Review date: Feb. 17, 2012

Sam Haar and Zach Steinman play loose but with rare assurance. Blondes, their first full-length, holds it down, but doesn’t do much more. I have yet to read an interview with the Brooklyn duo that doesn’t get into their jam-based approach to making music. When they released their deeply involving debut EP, Touched, two years ago, their brand of dance music came out so fully formed that their process was an interesting but extraneous fact. With the release of Blondes, which corrals three previously released, opposites-themed 12″s, a new pair of tracks created for the album (“Amber”/“Gold”) and remixes, it becomes a more important part of the story. The hooks that made Touched‘s ecstatic comedowns so pleasantly substantial are almost absent here, and the “jamming” that’s replaced them leaves these tracks feeling hollow.

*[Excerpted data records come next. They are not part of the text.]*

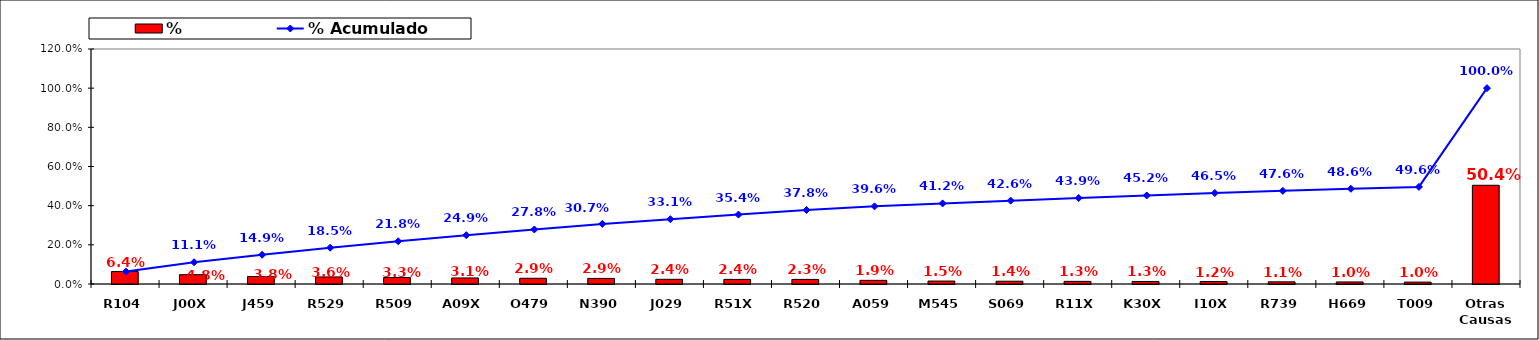
| Category | % |
|---|---|
| R104 | 0.064 |
| J00X | 0.048 |
| J459 | 0.038 |
| R529 | 0.036 |
| R509 | 0.033 |
| A09X | 0.031 |
| O479 | 0.029 |
| N390 | 0.029 |
| J029 | 0.024 |
| R51X | 0.024 |
| R520 | 0.023 |
| A059 | 0.019 |
| M545 | 0.015 |
| S069 | 0.014 |
| R11X | 0.013 |
| K30X | 0.013 |
| I10X | 0.012 |
| R739 | 0.011 |
| H669 | 0.01 |
| T009 | 0.01 |
| Otras Causas | 0.504 |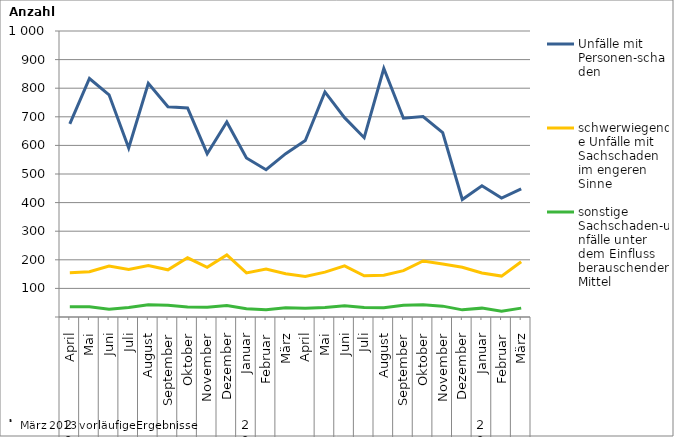
| Category | Unfälle mit Personen-schaden | schwerwiegende Unfälle mit Sachschaden   im engeren Sinne | sonstige Sachschaden-unfälle unter dem Einfluss berauschender Mittel |
|---|---|---|---|
| 0 | 675 | 155 | 36 |
| 1 | 834 | 158 | 36 |
| 2 | 777 | 178 | 27 |
| 3 | 591 | 166 | 33 |
| 4 | 817 | 180 | 43 |
| 5 | 735 | 165 | 41 |
| 6 | 731 | 207 | 35 |
| 7 | 571 | 174 | 34 |
| 8 | 682 | 217 | 40 |
| 9 | 556 | 154 | 29 |
| 10 | 515 | 168 | 25 |
| 11 | 571 | 151 | 32 |
| 12 | 617 | 142 | 31 |
| 13 | 787 | 157 | 33 |
| 14 | 697 | 179 | 39 |
| 15 | 627 | 144 | 33 |
| 16 | 869 | 146 | 32 |
| 17 | 695 | 162 | 41 |
| 18 | 701 | 196 | 43 |
| 19 | 645 | 185 | 38 |
| 20 | 411 | 174 | 25 |
| 21 | 459 | 154 | 31 |
| 22 | 416 | 143 | 20 |
| 23 | 448 | 193 | 31 |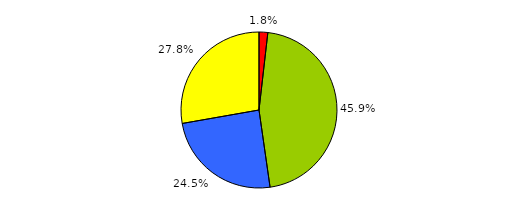
| Category | Series 0 |
|---|---|
| 0 | 10 |
| 1 | 253 |
| 2 | 135 |
| 3 | 153 |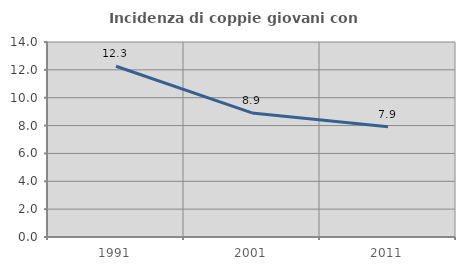
| Category | Incidenza di coppie giovani con figli |
|---|---|
| 1991.0 | 12.261 |
| 2001.0 | 8.911 |
| 2011.0 | 7.914 |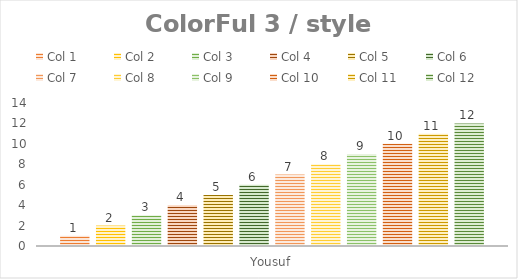
| Category | Col 1 | Col 2 | Col 3 | Col 4 | Col 5 | Col 6 | Col 7 | Col 8 | Col 9 | Col 10 | Col 11 | Col 12 |
|---|---|---|---|---|---|---|---|---|---|---|---|---|
| Yousuf | 1 | 2 | 3 | 4 | 5 | 6 | 7 | 8 | 9 | 10 | 11 | 12 |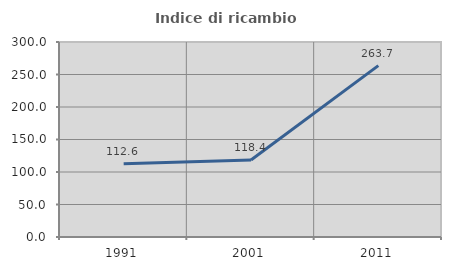
| Category | Indice di ricambio occupazionale  |
|---|---|
| 1991.0 | 112.571 |
| 2001.0 | 118.362 |
| 2011.0 | 263.673 |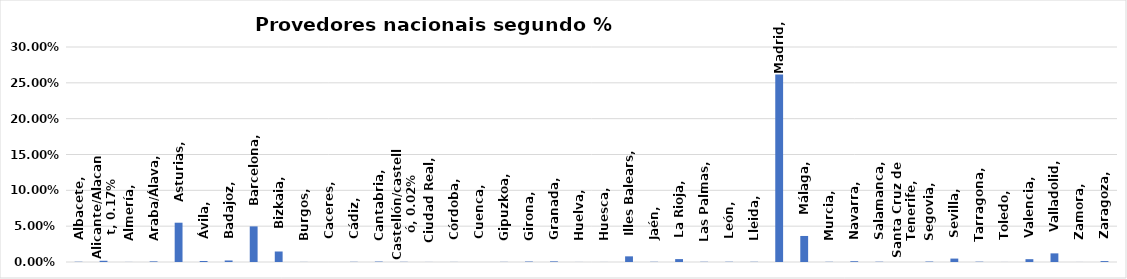
| Category | Series 0 |
|---|---|
| Albacete | 0 |
| Alicante/Alacant | 0.002 |
| Almería | 0 |
| Araba/Álava | 0.001 |
| Asturias | 0.055 |
| Ávila | 0.001 |
| Badajoz | 0.002 |
| Barcelona | 0.05 |
| Bizkaia | 0.015 |
| Burgos | 0 |
| Caceres | 0 |
| Cádiz | 0 |
| Cantabria | 0.001 |
| Castellón/castelló | 0 |
| Ciudad Real | 0 |
| Córdoba | 0 |
| Cuenca | 0 |
| Gipuzkoa | 0 |
| Girona | 0.001 |
| Granada | 0.001 |
| Huelva | 0 |
| Huesca | 0 |
| Illes Balears | 0.008 |
| Jaén | 0 |
| La Rioja | 0.004 |
| Las Palmas | 0 |
| León | 0 |
| Lleida | 0 |
| Madrid | 0.262 |
| Málaga | 0.036 |
| Murcia | 0 |
| Navarra | 0.001 |
| Salamanca | 0 |
| Santa Cruz de Tenerife | 0 |
| Segovia | 0.001 |
| Sevilla | 0.005 |
| Tarragona | 0 |
| Toledo | 0 |
| Valencia | 0.004 |
| Valladolid | 0.012 |
| Zamora | 0 |
| Zaragoza | 0.001 |

That isn’t to say that the album doesn’t evince growth, or isn’t successful reorienting Blondes’ sound away from pretty, indie-friendly hooks and toward a more straight-up dance focus. Blondes’ palette is darker, with most tracks propelled by a steady kick and rubbery smacks of bass, around which more tentative elements graze. Without changing their process, Blondes have either excised or deemphasized the piano vamps and stippled vocal samples of the first EP that might have denoted “hipster house” were they not so tastefully deployed. A track like “Water” is structurally similar to the music on Touched, but considerably pared down, their former lavish sunset colors toned down to a sere monochrome. The jamming itself is certainly more dialed in and nuanced, a result of two years of touring and moving from indie rock venues to bona fide dance clubs. It’s a subtle rearrangement, and an honest response to their surroundings, but a little too restrained to deliver on their debut’s promise.

When everything comes together, as on “Wine,” darkly reflective synth chords convey heady drug vertigo and fearful dancing. The melodies are fleshed out, and there’s a sense of momentum along with the out-of-reach foreboding. But the majority of the tracks here are enjoyable and forgettable, chasing their own tail without delivering any particular mood. Touched was thrilling because could learn and inhabit its states of being. In that context, “jamming” equaled craft, labor, rawness and immediacy over “Ableton-sculpted grooves aimed for the dancefloor.” Blondes’ tracks are more consciously shaped for the dancefloor, but haven’t figured out a way to rise above pleasantness.

Musically and on the page, they come across as self-aware, genuine and generous. Touched spirited the listener away to balmy comedown bliss reliably and with panache, while Blondes edges toward something both less distinct and darker. Remixes from heavy hitters like Andy Stott and John Roberts deliver some of the collection’s most revisitable moments, shedding some light on what’s missing. On the other hand, Teengirl Fantasy’s contribution feels flimsy and pro-forma, and Laurel Halo’s is too Laurel Halo-like to be of much interest. Still, I’d be more apt to revisit the remixes over Blondes’ originals, which feel like noble but unaffecting attempts to evolve.